The company’s largest customers can book anywhere from $150 million to $250 million in revenue, but most of ShipMonk’s customers are actually small businesses pulling in between $1 million and $10 million on average.

It’s for these businesses that ShipMonk will fill its warehouses in Pennsylvania, California and Florida with 60,000 stock keeping units — managing around 50 different items for each customer it serves.

Bednar said ShipMonk would use the new cash to continue to upgrade its automation services and increase its staffing while also looking to expand internationally.

Profitable from the outset, ShipMonk just came off one of its best years, taking in upwards of $140 million in revenue. 

Bednar began the business alone, but quickly brought on co-founders Kevin Seitz, who handles marketing for the business, and Bosch Jares, a fellow native of the Czech Republic (like Bednar) who serves as the company’s chief technology officer.

The story of how Jares joined the business is indicative of the type of hustle that’s allowed Bednar to grow a booming tech and logistics business from the Ft. Lauderdale beaches.

It was the Florida weather that sold Jares, a college student from one of the Czech Republic’s top technical institutions, on the move to ShipMonk. Bednar had posted an internship opportunity to work (unpaid, but offering room and board) at his company on a college job board in the middle of January. The applications came pouring in, but it was Jares, a programmer who had been working with computers since age 14 who took the slot.

The rest… is ShipMonk history.
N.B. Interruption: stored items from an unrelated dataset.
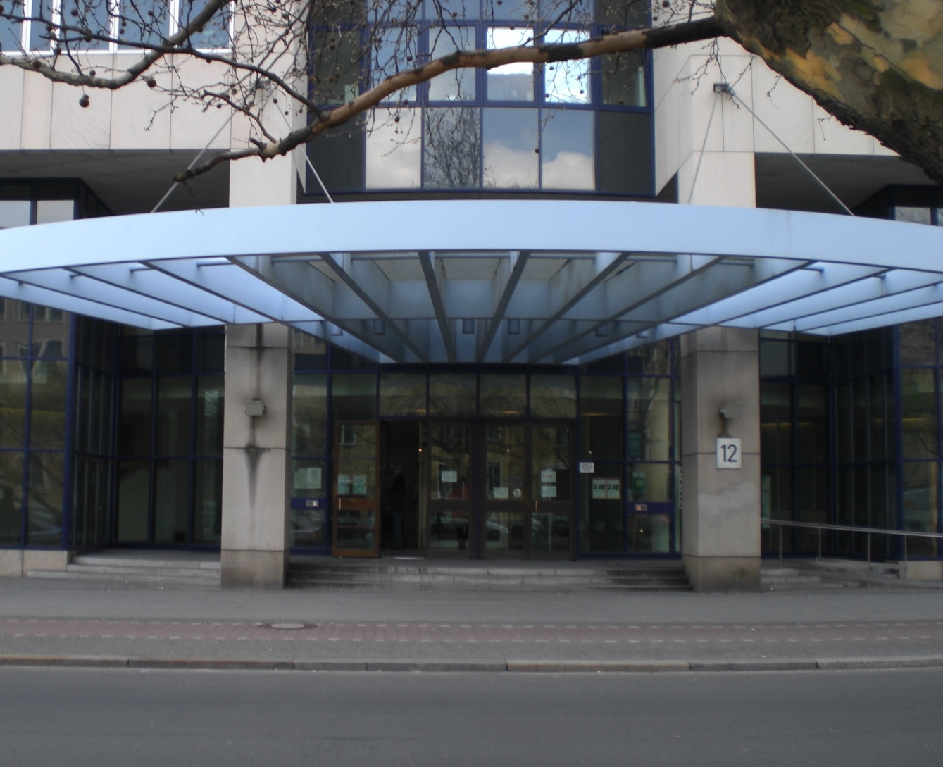 Kriminalpolizei (Landeskriminalamt - LKA) Berlin, Eingangsbereich Tempelhofer Damm 12, Aufnahme vom Mittelstreifen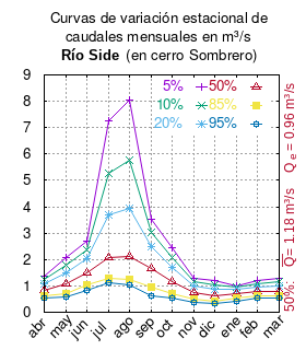 Curva de Variación Estacional Río Side en Cerro Sombrero. # cita publicación # | apellido = Dirección General de Aguas # | nombre = # | enlace-autor = Ministerio de Obras Públicas (Chile) # | título = Diagnóstico y clasificación de los cursos y cuerpos de agua según objetivos de calidad. Cuenca del río Side # | ubicación = Santiago de Chile # | editorial = Ministerio de Obras Públicas (Chile) # | año = 2004 # | edición = # | url = # | urlarchivo = # | fechaarchivo = # | ref = harv # Tabla 4.1: Río Side en Cerro Sombrero (m3/s) pág. 20 mes 5% 10% 20% 50% 85% 95% abr 1.378 1.226 1.069 0.830 0.619 0.523 may 2.068 1.793 1.509 1.085 0.722 0.569 jun 2.695 2.371 2.030 1.509 1.048 0.845 jul 7.238 5.273 3.688 2.077 1.304 1.113 ago 8.045 5.775 3.954 2.118 1.247 1.034 sep 3.517 3.007 2.474 1.670 0.955 0.631 oct 2.465 2.087 1.707 1.162 0.723 0.548 nov 1.273 1.149 1.008 0.765 0.507 0.374 dic 1.201 1.039 0.872 0.624 0.413 0.325 ene 1.000 0.937 0.860 0.714 0.533 0.427 feb 1.196 1.078 0.955 0.769 0.604 0.529 mar 1.289 1.154 1.013 0.799 0.610 0.524 This plot was created with Gnuplot.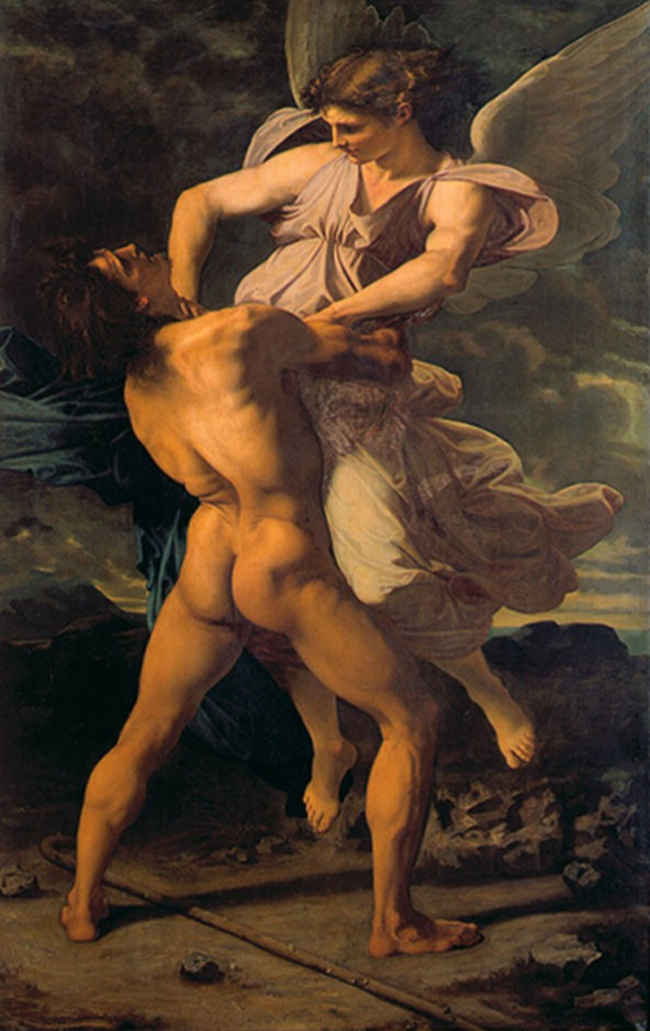 La lutte de Jacob avec l'angelabel QS:Lfr,"La lutte de Jacob avec l'ange"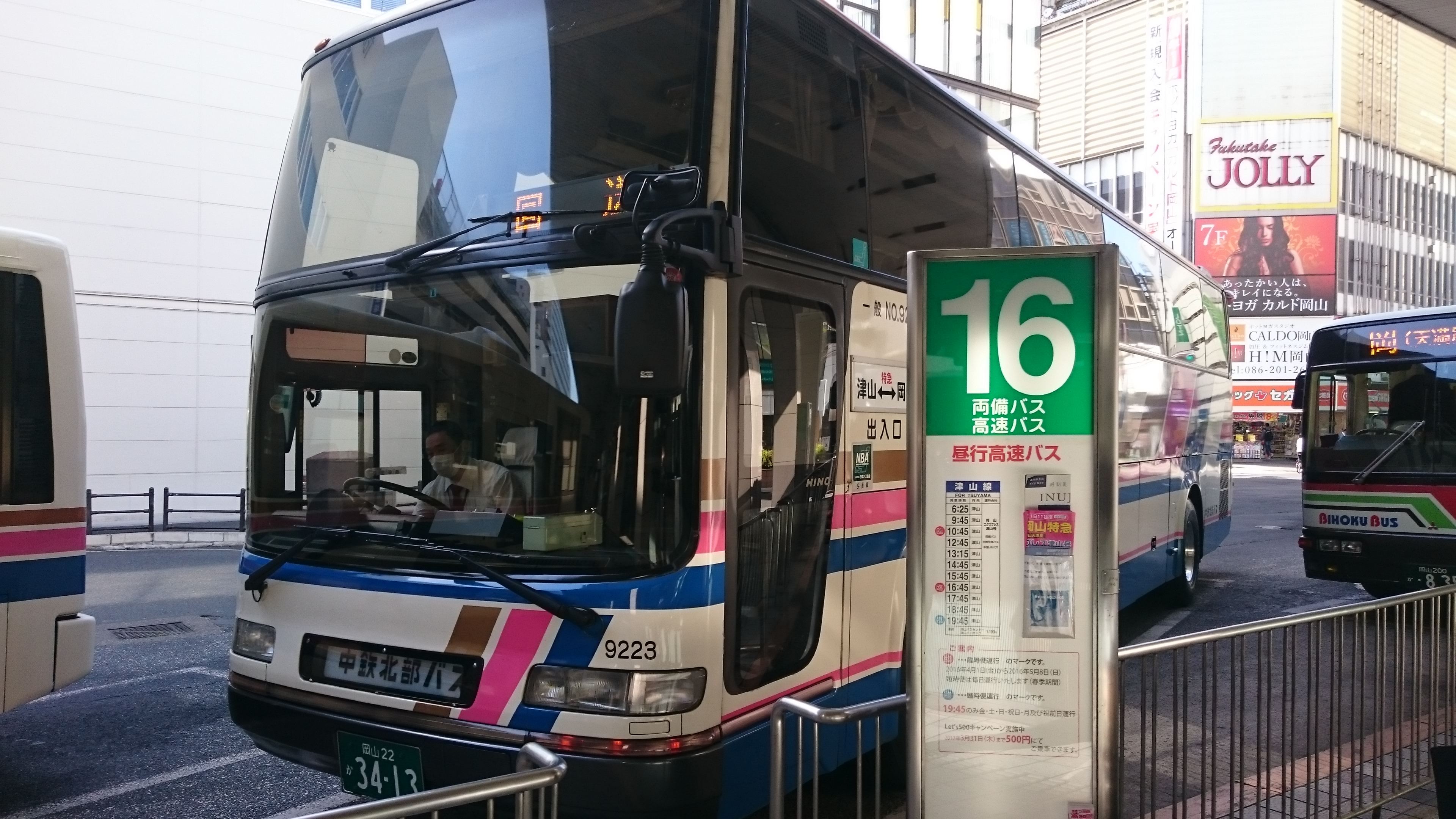 中鉄北部バスの岡山エクスプレス津山号の車両です。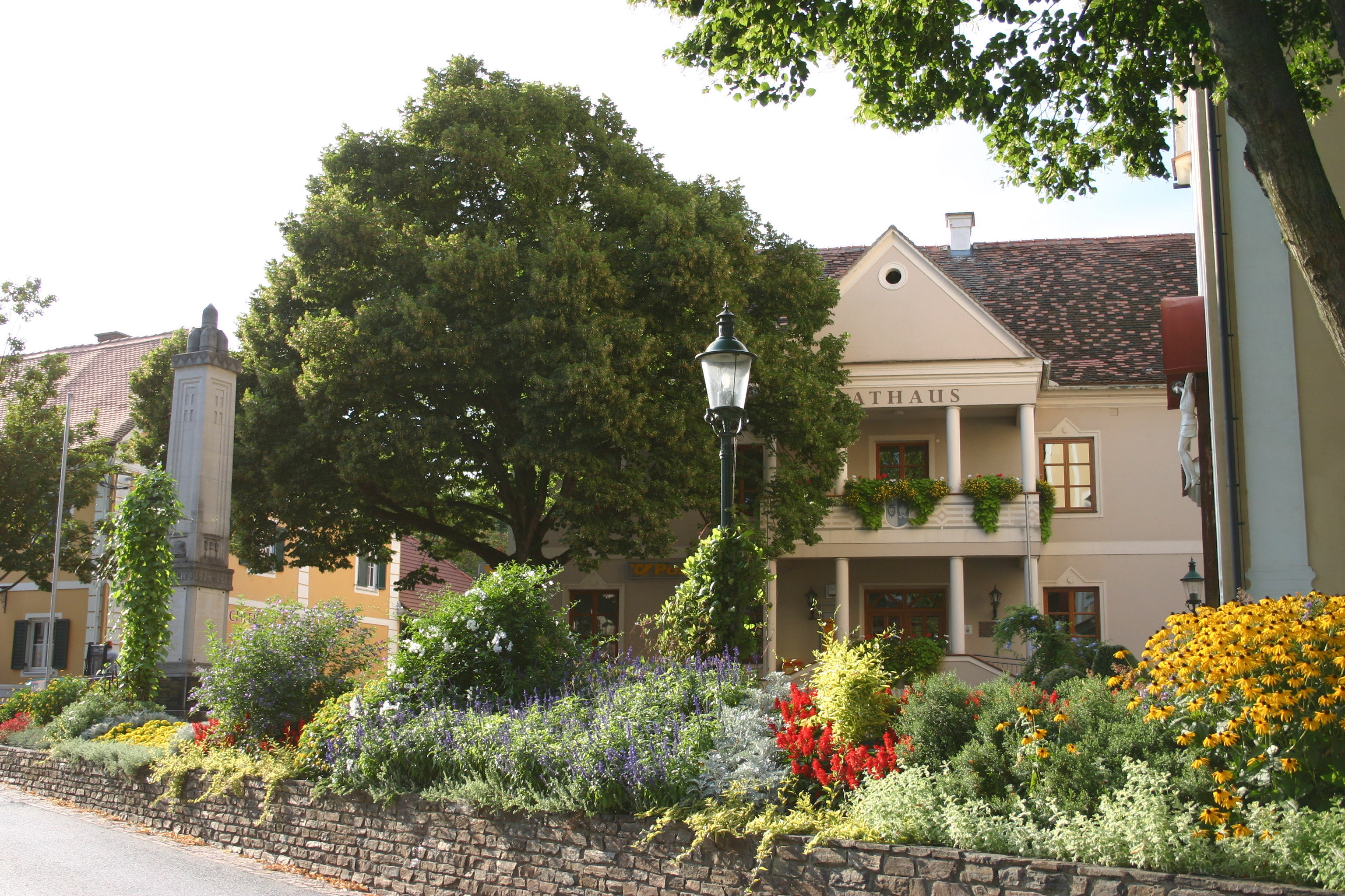 Bad Waltersdorf, Rathaus

Jares built the bulk of the backend for the company’s initial services spending nearly 20 hours a day coding.

 The thriftiness and hard work has won ShipMonk a booming business that has grown from 15,000 square feet of warehousing space into nearly 1 million square feet of storage space and a logistics service that spans the U.S. 

Timing for the new round couldn’t be better, as National Retail Federation estimates are banking on a 20% bump in new online sales — which could reach $202 billion this year. 

Black Friday alone raked in $9 billion in online purchases, according to data from Adobe Analytics provided by the company, and consumer spending is only going to continue to move online as the pandemic continues to threaten the health and safety of American consumers.  

ShipMonk’s technology integrates with shopping cart and marketplace platforms like Shopify to import orders across sales channels, which are then processed at the company’s warehouse locations. Customers can save up to 50% on their operational costs, according to the company.

“We believe ShipMonk truly demonstrates the power of a bootstrapped, durable growth mindset. Jan identified a significant gap in the market and, together with the ShipMonk team, has scaled the business in a deliberate and capital efficient manner to address that need. The results have been impressive,” said Christopher Dean, a Managing Director at Summit Partners who is taking a seat on the company’s board.